En el lenguaje usual, esta máxima se aplica al crédito de que goza un hombre entre los suyos y entre aquellos en cuyo seno vive, a la confianza que él les inspira por la superioridad de su saber y su inteligencia. Si tiene algunas excepciones, estas son raras y en ningún caso absolutas. El principio de esa verdad proviene de una consecuencia natural de la debilidad humana, y se puede explicar de este modo:


El hábito de encontrarse desde la infancia en las circunstancias ordinarias de la vida, establece entre los hombres una especie de igualdad material, que a menudo lleva a que la mayoría de ellos se niegue a reconocer la superioridad moral de alguien que ha sido su compañero o su comensal, que salió del mismo medio que ellos, y de cuyas debilidades iniciales todos han sido testigos. Se resiente su orgullo porque se ven obligados a reconocer el ascendiente del otro. Quienquiera que se eleve por encima del nivel común siempre es el blanco de los celos y la envidia. Quienes se sienten incapaces de llegar a la altura en que aquel se encuentra, se esfuerzan por rebajarlo mediante la difamación, la maledicencia y la calumnia; tanto más fuerte gritan, cuanto más inferiores son, y suponen que se enaltecen y lo eclipsan con el ruido que promueven. Esa ha sido y será la historia de la humanidad, hasta tanto los hombres no hayan comprendido su naturaleza espiritual, y ampliado su horizonte moral. Semejante prejuicio es, por lo tanto, propio de los espíritus mezquinos y vulgares, que toman a su propia personalidad como modelo.
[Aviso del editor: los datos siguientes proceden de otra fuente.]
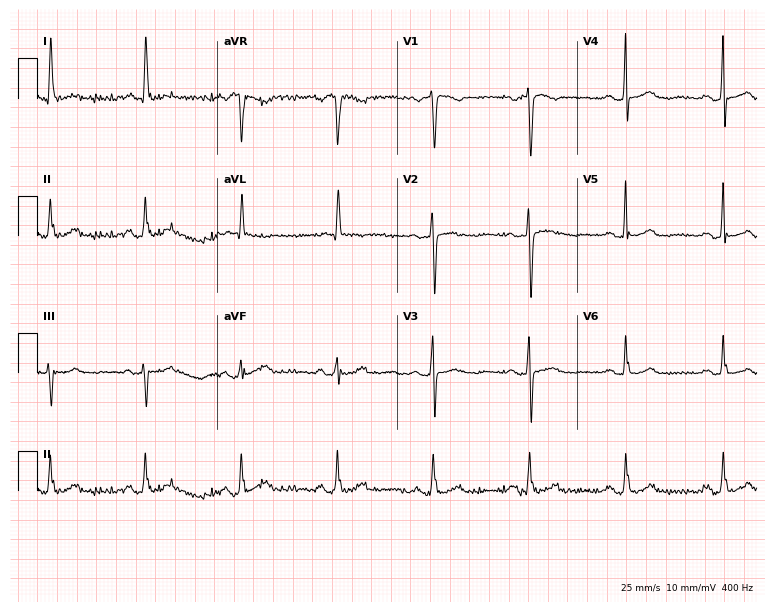
Electrocardiogram (7.3-second recording at 400 Hz), an 80-year-old woman. Of the six screened findings (first-degree AV block, right bundle branch block, left bundle branch block, sinus bradycardia, atrial fibrillation, sinus tachycardia), none is recorded. Findings outside these six are not listed.

Por otro lado, las personas que sólo conocen a los hombres por su espíritu, suelen hacer de ellos una idealización, que crece a medida que pasa el tiempo y que sus respectivas posiciones se van distanciando. Se los despoja de todo rasgo de humanidad; pareciera que no deben hablar ni sentir como los demás; que tanto sus pensamientos como el lenguaje que emplean deben vibrar constantemente en el tono de la sublimidad, sin tomar en cuenta que el espíritu no podría permanecer constantemente en estado de tensión, de perpetua sobreexcitación. A través del contacto diario de la vida privada, se percibe en todo momento que el hombre material en nada se diferencia del común. El hombre corporal, el que impresiona a los sentidos, casi sofoca al hombre espiritual, que sólo impresiona al espíritu. A la distancia, sólo se ven los destellos del genio; de cerca, se ven las limitaciones del espíritu.


Después de la muerte ya no se puede hacer ninguna comparación; sólo subsiste el hombre espiritual, y este parece tanto más grande cuanto más lejano se torna el recuerdo del hombre corporal. A eso se debe que aquellos cuyo paso por la Tierra ha quedado señalado por obras de verdadero valor, sean más apreciados después de la muerte que cuando estaban vivos. Se los juzga con mayor imparcialidad porque, como ya han desaparecido los envidiosos y los celosos, se han acabado los antagonismos personales. La posteridad es un juez desinteresado que aprecia la obra del espíritu y la acepta sin entusiasmo ciego cuando es buena, y la rechaza sin rencor cuando es mala, prescindiendo de la individualidad que la produjo.


Jesús no podía escapar a las consecuencias de este principio, inherente a la naturaleza humana, si se considera que él vivía en un medio de escasa ilustración y entre hombres dedicados por entero a la vida material. Sus compatriotas sólo veían en Él al hijo del carpintero, al hermano de hombres tan ignorantes como ellos mismos, y por eso no percibían aquello que le daba superioridad y lo investía del derecho de censurarlos. Así, cuando Jesús comprobó que su palabra tenía menos autoridad sobre los suyos, porque lo despreciaban, que sobre los extranjeros, prefirió ir a predicar entre quienes lo escuchaban y a quienes inspiraba simpatía.


Es posible hacerse una idea de los sentimientos que alimentaban sus compatriotas, en relación con Él, por el hecho de que sus propios hermanos, acompañados por su madre, fueron a una reunión donde Él se encontraba, para prenderlo, diciendo que había perdido el juicio. (Véase San Marcos, 3:20 y 21, 31 a 35; y El Evangelio según el espiritismo, Capítulo XIV.)


De ese modo, por un lado, los sacerdotes y los fariseos acusaban a Jesús de obrar en nombre del demonio; por otro, era tildado de loco por sus parientes más cercanos. ¿No es eso lo que sucede actualmente en relación con los espíritas? ¿Deberán estos quejarse de que sus conciudadanos no los traten mejor que como fue tratado Jesús? Lo que causa extrañeza es que en el siglo diecinueve, y en el seno de naciones civilizadas, ocurra eso mismo que hace dos mil años no tenía nada de sorprendente para un pueblo ignorante.